**EXERCISE**
Retype only what runs from the line with "2.0 | 0.46 |" through the end of the entries, exactly and in full, but omit any picture you find.

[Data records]
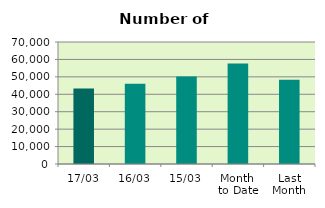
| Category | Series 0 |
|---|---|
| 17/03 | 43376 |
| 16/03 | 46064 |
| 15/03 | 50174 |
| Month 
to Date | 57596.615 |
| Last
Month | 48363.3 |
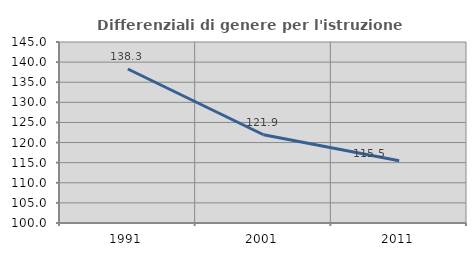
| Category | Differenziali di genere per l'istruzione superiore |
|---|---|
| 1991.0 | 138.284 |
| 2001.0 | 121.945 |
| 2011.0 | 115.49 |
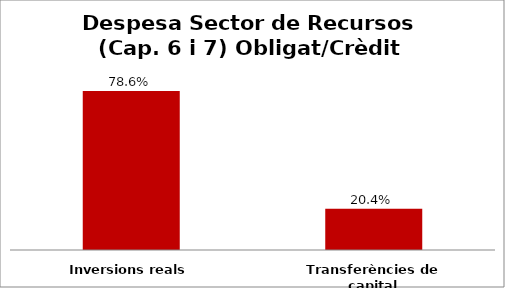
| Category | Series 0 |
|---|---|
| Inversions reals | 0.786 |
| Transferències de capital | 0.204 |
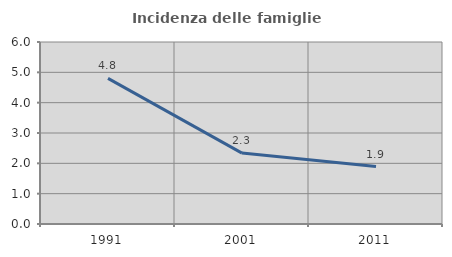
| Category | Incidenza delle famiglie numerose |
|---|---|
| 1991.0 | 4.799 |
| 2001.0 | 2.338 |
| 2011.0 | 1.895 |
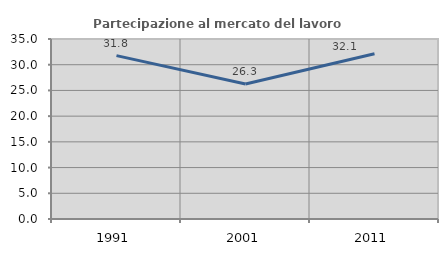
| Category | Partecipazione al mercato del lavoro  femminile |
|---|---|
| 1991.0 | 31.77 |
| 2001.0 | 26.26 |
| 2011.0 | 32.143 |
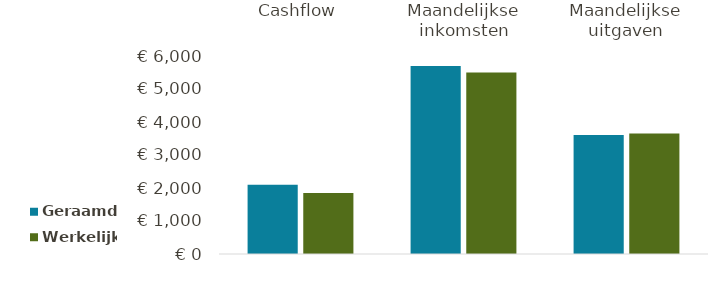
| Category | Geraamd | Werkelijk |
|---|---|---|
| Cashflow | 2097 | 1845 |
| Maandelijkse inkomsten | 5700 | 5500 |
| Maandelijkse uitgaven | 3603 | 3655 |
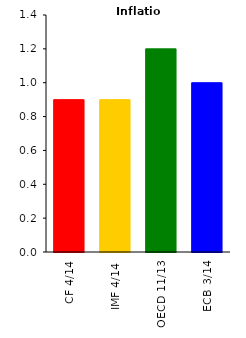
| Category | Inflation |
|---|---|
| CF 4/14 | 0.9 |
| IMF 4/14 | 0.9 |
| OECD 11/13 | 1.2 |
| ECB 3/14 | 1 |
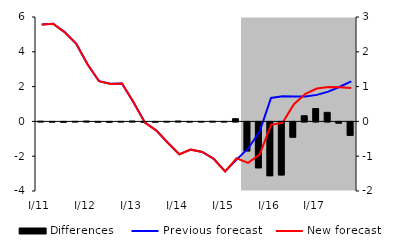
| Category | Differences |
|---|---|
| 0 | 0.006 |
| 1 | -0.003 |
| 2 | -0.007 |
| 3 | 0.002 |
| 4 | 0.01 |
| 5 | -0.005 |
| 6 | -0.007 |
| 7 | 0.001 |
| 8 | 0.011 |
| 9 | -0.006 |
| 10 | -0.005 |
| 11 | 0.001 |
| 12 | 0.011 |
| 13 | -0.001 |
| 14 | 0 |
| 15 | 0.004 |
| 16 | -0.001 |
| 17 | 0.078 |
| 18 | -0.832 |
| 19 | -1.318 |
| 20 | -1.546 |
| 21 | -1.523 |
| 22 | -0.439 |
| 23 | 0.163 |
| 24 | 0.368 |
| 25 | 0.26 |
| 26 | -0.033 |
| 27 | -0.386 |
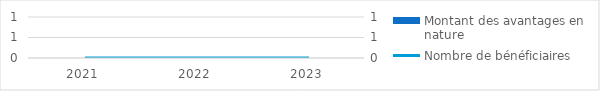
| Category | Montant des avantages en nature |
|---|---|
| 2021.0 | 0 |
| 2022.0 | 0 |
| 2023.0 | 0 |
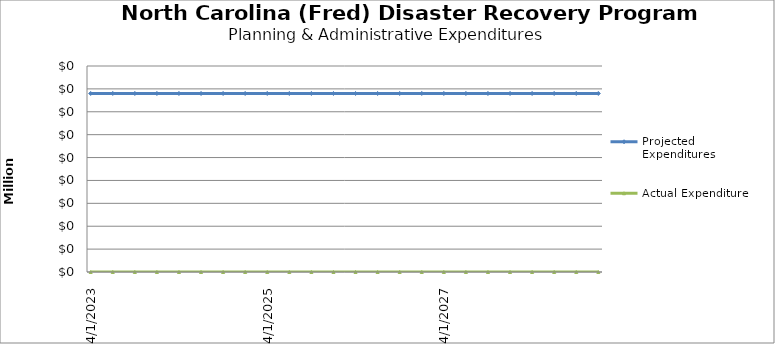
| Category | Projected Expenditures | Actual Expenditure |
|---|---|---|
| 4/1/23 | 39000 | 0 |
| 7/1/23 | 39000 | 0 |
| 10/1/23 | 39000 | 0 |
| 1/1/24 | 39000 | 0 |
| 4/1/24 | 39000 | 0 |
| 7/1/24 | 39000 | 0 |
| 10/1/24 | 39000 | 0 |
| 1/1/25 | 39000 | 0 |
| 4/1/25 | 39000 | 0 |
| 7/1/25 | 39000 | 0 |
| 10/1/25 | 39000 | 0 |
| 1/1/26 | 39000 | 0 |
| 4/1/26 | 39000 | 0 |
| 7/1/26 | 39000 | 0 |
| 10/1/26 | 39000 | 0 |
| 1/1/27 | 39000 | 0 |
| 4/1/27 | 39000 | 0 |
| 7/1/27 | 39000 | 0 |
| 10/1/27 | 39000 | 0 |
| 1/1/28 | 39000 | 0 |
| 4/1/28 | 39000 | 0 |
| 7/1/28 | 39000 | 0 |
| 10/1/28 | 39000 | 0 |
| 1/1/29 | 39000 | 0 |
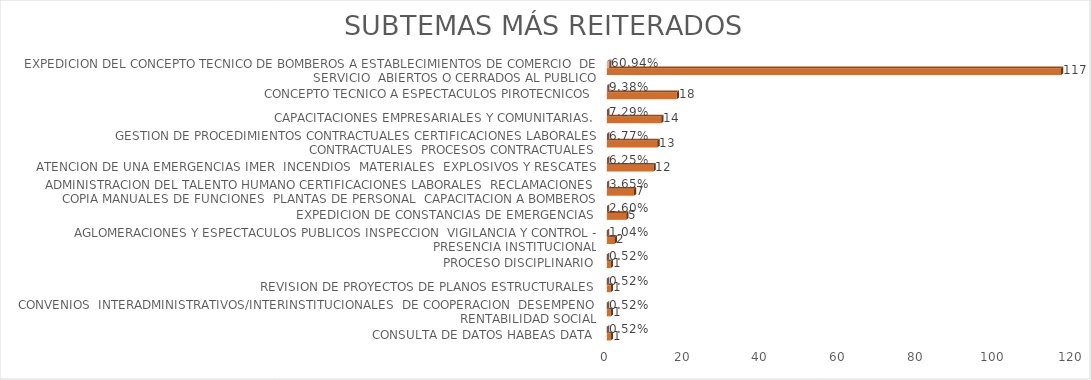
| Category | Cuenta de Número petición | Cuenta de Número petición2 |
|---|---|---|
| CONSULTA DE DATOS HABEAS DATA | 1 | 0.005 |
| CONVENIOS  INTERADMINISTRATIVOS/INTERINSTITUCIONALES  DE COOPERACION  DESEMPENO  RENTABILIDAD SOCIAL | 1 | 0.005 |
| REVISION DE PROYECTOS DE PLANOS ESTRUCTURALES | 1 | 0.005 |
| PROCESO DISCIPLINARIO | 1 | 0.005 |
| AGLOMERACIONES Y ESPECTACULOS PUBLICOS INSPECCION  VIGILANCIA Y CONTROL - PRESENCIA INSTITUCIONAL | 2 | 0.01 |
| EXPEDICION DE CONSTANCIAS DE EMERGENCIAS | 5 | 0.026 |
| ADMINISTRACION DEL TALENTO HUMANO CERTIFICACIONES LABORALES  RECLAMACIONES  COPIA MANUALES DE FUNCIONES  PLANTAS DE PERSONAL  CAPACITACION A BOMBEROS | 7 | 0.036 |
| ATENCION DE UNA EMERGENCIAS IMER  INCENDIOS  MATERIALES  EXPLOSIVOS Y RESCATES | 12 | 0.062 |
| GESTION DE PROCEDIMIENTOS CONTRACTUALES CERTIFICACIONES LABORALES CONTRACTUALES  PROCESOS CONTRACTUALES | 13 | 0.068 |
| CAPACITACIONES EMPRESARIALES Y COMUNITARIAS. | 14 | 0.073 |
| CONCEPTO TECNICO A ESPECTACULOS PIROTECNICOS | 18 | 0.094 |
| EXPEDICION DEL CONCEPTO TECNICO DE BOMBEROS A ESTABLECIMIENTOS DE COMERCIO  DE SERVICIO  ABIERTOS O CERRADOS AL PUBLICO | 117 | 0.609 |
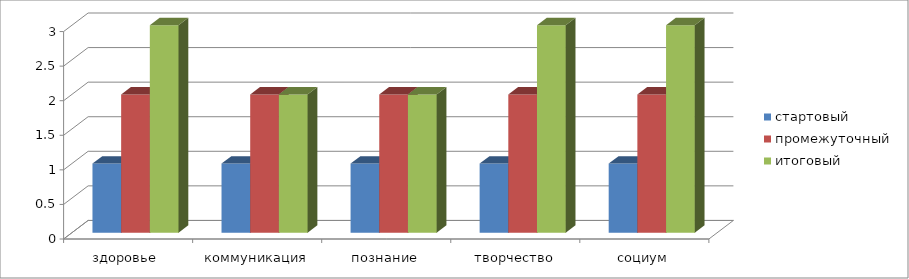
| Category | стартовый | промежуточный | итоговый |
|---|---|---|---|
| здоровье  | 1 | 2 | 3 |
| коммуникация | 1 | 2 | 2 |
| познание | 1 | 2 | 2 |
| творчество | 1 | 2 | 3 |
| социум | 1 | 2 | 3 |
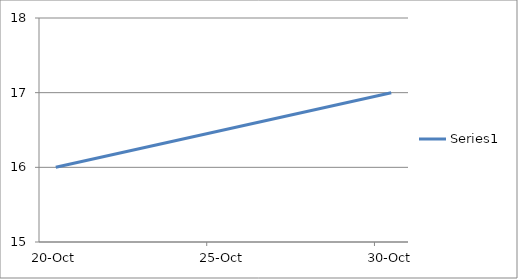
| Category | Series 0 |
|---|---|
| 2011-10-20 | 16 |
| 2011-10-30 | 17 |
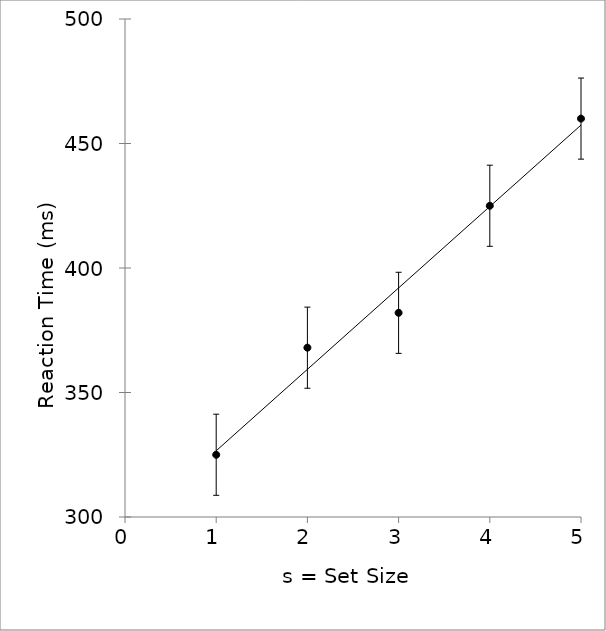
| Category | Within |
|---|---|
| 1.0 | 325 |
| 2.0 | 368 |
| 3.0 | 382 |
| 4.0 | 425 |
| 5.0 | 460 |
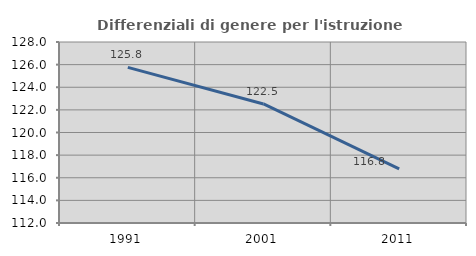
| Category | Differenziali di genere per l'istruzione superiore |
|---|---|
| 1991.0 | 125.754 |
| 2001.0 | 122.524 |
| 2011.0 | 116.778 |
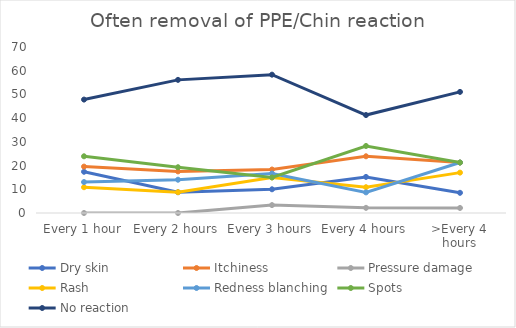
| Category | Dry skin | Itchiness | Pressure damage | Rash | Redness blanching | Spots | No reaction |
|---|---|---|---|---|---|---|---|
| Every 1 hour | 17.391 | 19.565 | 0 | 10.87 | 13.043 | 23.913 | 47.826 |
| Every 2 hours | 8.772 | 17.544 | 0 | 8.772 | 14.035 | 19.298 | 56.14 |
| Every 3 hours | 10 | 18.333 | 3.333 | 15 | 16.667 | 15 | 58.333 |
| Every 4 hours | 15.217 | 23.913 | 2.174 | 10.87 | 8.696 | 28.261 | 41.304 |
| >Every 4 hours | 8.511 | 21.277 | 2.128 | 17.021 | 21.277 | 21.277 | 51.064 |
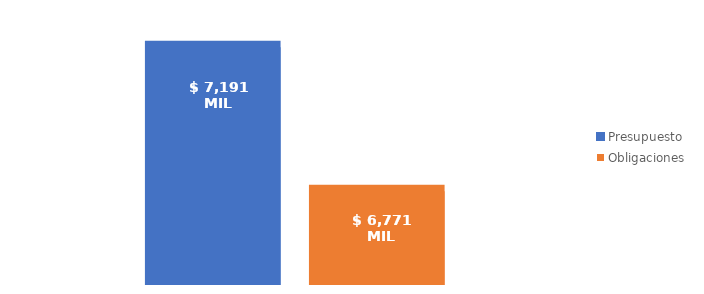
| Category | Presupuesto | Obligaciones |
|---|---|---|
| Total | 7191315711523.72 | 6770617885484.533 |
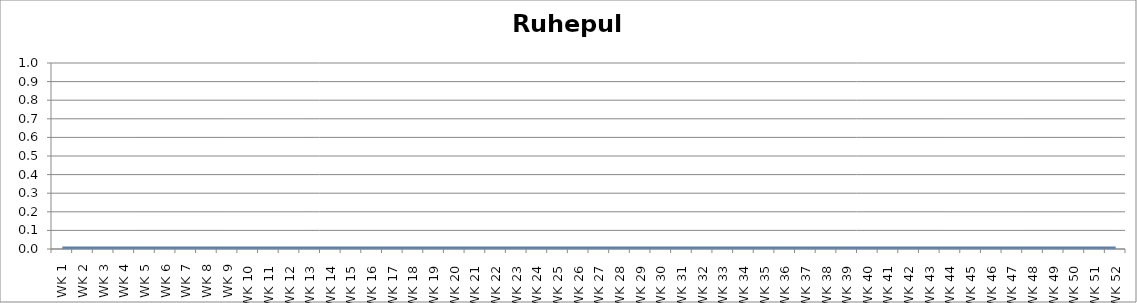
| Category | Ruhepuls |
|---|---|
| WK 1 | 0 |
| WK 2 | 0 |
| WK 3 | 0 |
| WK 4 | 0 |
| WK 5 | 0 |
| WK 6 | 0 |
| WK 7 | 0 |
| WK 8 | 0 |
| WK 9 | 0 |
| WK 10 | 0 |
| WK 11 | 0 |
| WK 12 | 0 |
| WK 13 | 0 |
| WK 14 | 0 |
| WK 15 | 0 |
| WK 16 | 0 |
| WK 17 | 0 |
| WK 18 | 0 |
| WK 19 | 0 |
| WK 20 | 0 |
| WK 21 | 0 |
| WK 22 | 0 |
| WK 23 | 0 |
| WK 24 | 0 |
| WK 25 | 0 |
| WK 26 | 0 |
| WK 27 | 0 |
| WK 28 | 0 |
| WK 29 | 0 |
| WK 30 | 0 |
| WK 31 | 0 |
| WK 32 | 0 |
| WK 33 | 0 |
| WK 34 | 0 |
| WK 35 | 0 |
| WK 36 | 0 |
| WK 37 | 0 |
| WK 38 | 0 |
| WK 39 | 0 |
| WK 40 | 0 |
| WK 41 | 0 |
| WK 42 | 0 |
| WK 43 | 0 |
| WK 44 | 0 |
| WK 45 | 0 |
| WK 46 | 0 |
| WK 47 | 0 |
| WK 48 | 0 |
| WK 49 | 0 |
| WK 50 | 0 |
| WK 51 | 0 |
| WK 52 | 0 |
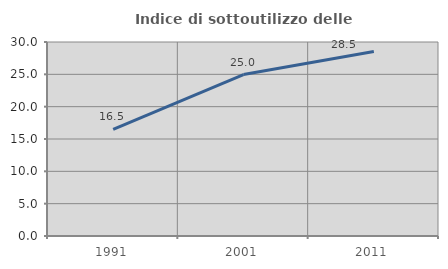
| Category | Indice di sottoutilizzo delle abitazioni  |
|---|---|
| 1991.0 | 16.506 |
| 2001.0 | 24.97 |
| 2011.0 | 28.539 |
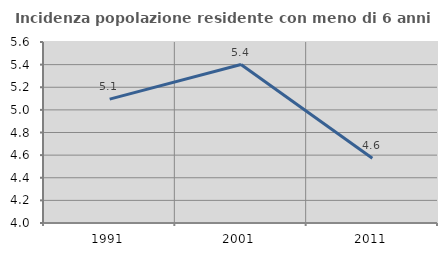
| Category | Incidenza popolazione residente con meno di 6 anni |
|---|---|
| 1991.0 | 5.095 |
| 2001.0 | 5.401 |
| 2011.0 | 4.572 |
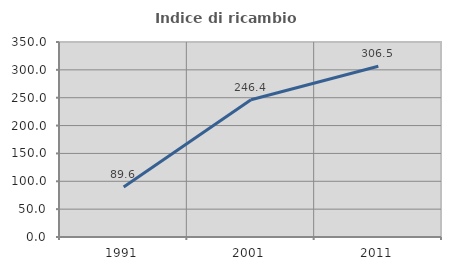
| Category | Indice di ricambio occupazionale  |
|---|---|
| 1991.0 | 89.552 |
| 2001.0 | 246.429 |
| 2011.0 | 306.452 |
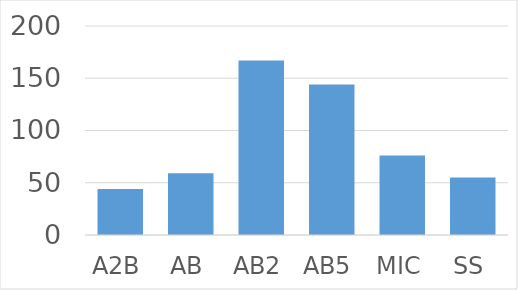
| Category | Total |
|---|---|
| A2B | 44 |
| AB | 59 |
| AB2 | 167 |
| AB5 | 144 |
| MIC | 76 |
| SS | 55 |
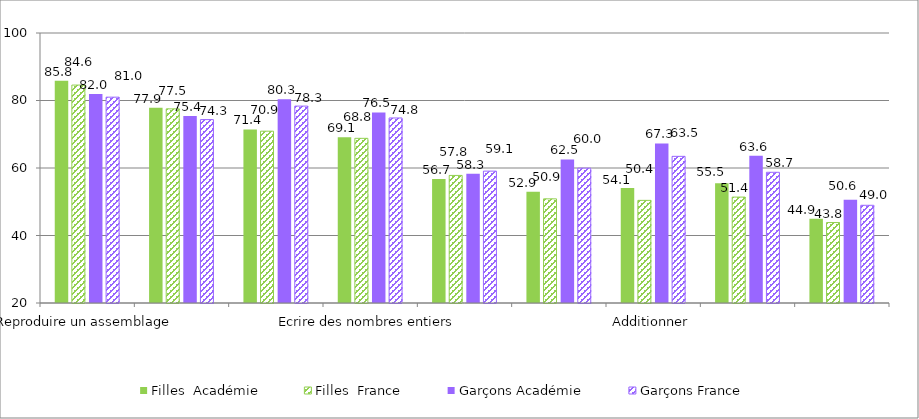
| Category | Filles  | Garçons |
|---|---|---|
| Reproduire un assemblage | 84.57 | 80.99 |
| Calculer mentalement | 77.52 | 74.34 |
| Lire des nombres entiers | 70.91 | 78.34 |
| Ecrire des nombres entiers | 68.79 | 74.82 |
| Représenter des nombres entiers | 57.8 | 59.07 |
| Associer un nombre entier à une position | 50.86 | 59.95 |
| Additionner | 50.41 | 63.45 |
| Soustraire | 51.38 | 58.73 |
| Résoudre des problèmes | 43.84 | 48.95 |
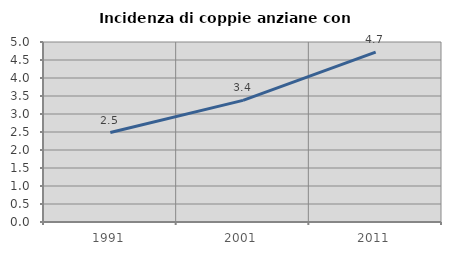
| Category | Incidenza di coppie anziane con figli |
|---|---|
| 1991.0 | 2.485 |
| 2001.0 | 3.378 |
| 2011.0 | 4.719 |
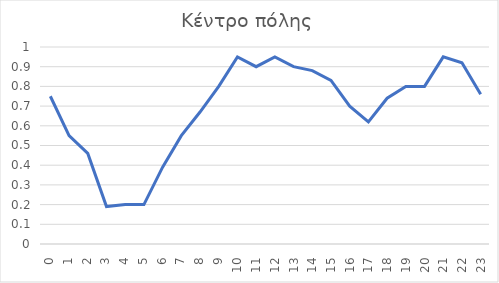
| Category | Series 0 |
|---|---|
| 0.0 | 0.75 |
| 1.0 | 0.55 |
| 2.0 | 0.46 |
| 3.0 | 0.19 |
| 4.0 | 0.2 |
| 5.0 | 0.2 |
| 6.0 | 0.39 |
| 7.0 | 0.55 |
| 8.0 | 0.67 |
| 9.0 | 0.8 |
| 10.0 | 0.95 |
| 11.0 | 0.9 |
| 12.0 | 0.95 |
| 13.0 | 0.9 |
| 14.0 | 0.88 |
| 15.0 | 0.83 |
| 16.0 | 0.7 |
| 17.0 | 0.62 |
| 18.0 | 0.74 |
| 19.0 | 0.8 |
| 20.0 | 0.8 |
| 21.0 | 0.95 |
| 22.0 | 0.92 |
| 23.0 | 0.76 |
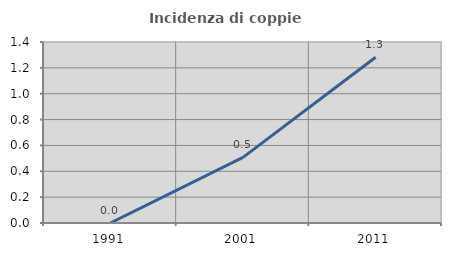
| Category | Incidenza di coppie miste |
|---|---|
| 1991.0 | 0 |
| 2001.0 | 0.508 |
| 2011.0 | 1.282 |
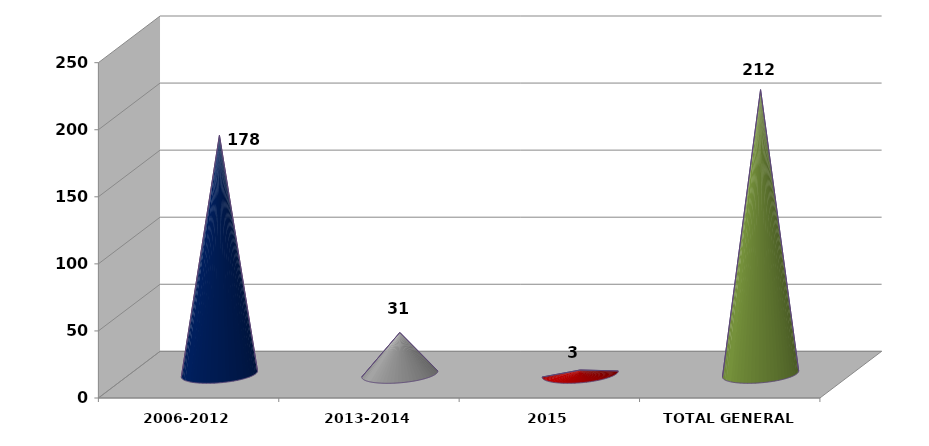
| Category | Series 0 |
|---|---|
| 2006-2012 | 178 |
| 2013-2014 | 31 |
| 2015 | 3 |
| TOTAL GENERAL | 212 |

**EXERCISE RESPONSE**
| 2.0 | 0.46 |
| 3.0 | 0.19 |
| 4.0 | 0.2 |
| 5.0 | 0.2 |
| 6.0 | 0.39 |
| 7.0 | 0.55 |
| 8.0 | 0.67 |
| 9.0 | 0.8 |
| 10.0 | 0.95 |
| 11.0 | 0.9 |
| 12.0 | 0.95 |
| 13.0 | 0.9 |
| 14.0 | 0.88 |
| 15.0 | 0.83 |
| 16.0 | 0.7 |
| 17.0 | 0.62 |
| 18.0 | 0.74 |
| 19.0 | 0.8 |
| 20.0 | 0.8 |
| 21.0 | 0.95 |
| 22.0 | 0.92 |
| 23.0 | 0.76 |
| Category | Incidenza di coppie miste |
|---|---|
| 1991.0 | 0 |
| 2001.0 | 0.508 |
| 2011.0 | 1.282 |
| Category | Series 0 |
|---|---|
| 2006-2012 | 178 |
| 2013-2014 | 31 |
| 2015 | 3 |
| TOTAL GENERAL | 212 |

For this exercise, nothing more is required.